Last week, the government moved the vetting process from the coordinating centres to the governor’s office in Bamenda.
It’s a step that not only politicises aid work, but will result in a “significant delay in aid reaching beneficiaries,” Traore said.
The governor’s office did not respond to requests from TNH to comment on the most recent developments.
Aid agencies accused of ‘collusion’
Government officials have also renewed their accusations that human rights and aid groups are colluding with the pro-independence groups, supplying them with weapons, and spreading false information that implicate the security forces in atrocities.
“Many NGOs have clearly revealed themselves as enemies of our country.”
In a televised press conference, the head of Cameroon’s Ministry of Territorial Administration (MINAT), Paul Atanga Nji, charged Human Rights Watch, Amnesty International, the think tank International Crisis Group, and OCHA – among other organisations – of working to “destabilise state institutions”.
“Many NGOs have clearly revealed themselves as enemies of our country,” Nji said. They have “become laboratories of fake reports with the sole objective to tarnish the image of the country’s defence and security forces.”
The government was particularly incensed by the reports of a massacre in the village of Ngarbuh on 14 February, in which the security forces and allied militia were accused of killing at least 21 civilians. The UN demanded an impartial inquiry into the incident.
Rights groups and aid organisations have all denied Nji’s accusations.

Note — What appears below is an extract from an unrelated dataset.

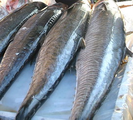 土魠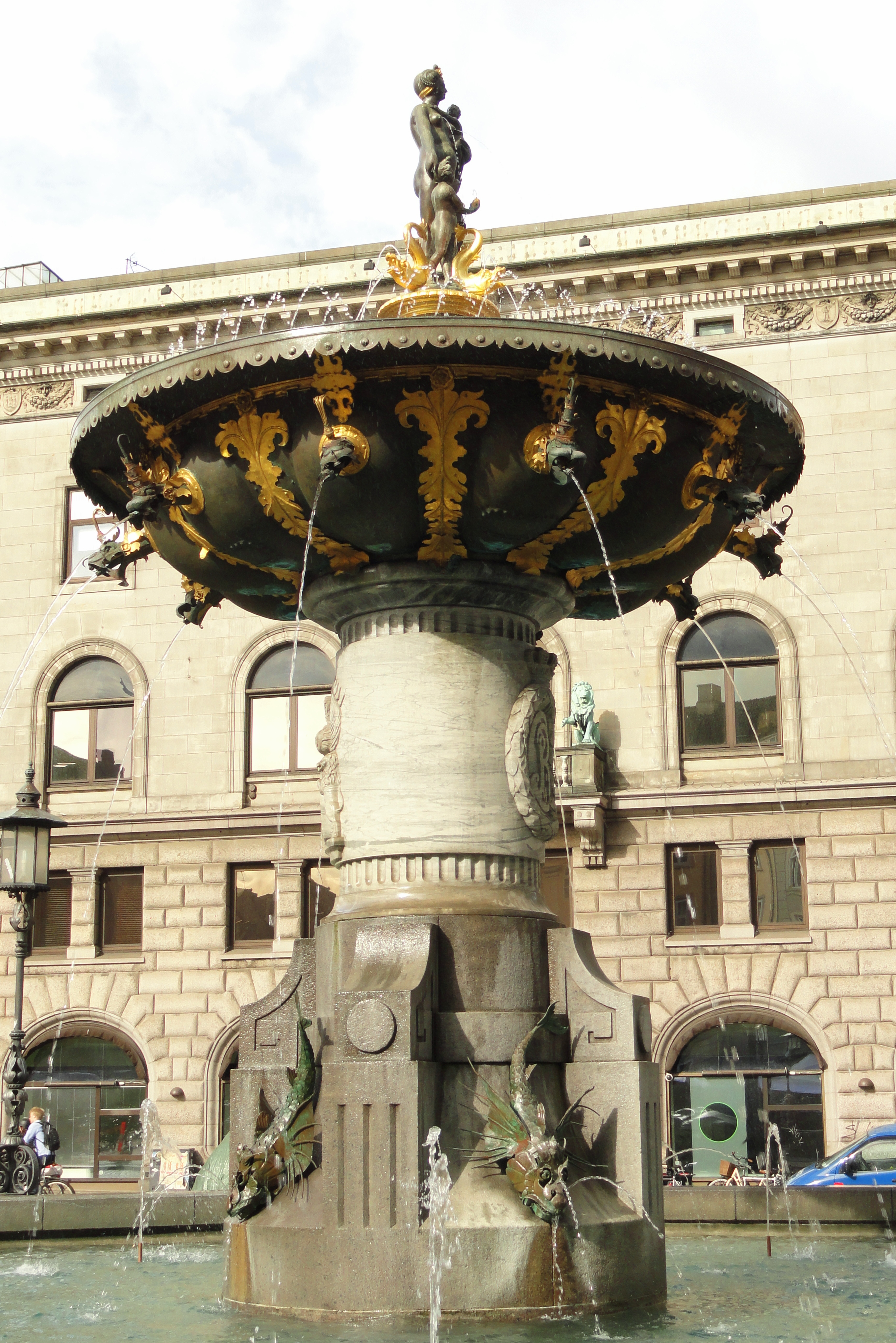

“The statement is just a new chapter of the government smear campaign against [Human Rights Watch], other human rights organisations, human rights activists, and journalists,” Lewis Mudge, Central Africa Director for HRW, told TNH.
“The government is trying to jeopardise our work and tarnish our image,” Traore said. “They don’t want external eyes there to see what is happening.”
Funding woes
A persistent lack of funding has also hamstrung the humanitarian response. Donors have provided just over 40 percent of Cameroon’s aid appeal, but in the Northwest and Southwest regions, the figure is far lower – just 18 percent of the budget has been financed.
As a consequence, the UN has only “limited capacity to respond timely to increasing needs,” said Traore.
A high staff turnover also means the UN has struggled to build trust with communities and representatives of both sides of the conflict, noted an OCHA official, who asked to remain anonymous.
Another UN staff member was more critical. “This situation is unique because [this UN operation] is not very functional”, the person said, referring to the UN’s inability to provide assistance to the majority of those in need. “The UN’s reputation is plummeting. There is a failure to deliver.”
As the conflict widens in 2020, the UN predicts its funding needs will rise. Local and international aid groups are working to build capacity, especially in the troubled Northwest region, but it is an uphill struggle, they say.
“It is not a good situation,” one local aid worker told TNH. “It is not looking good for us.”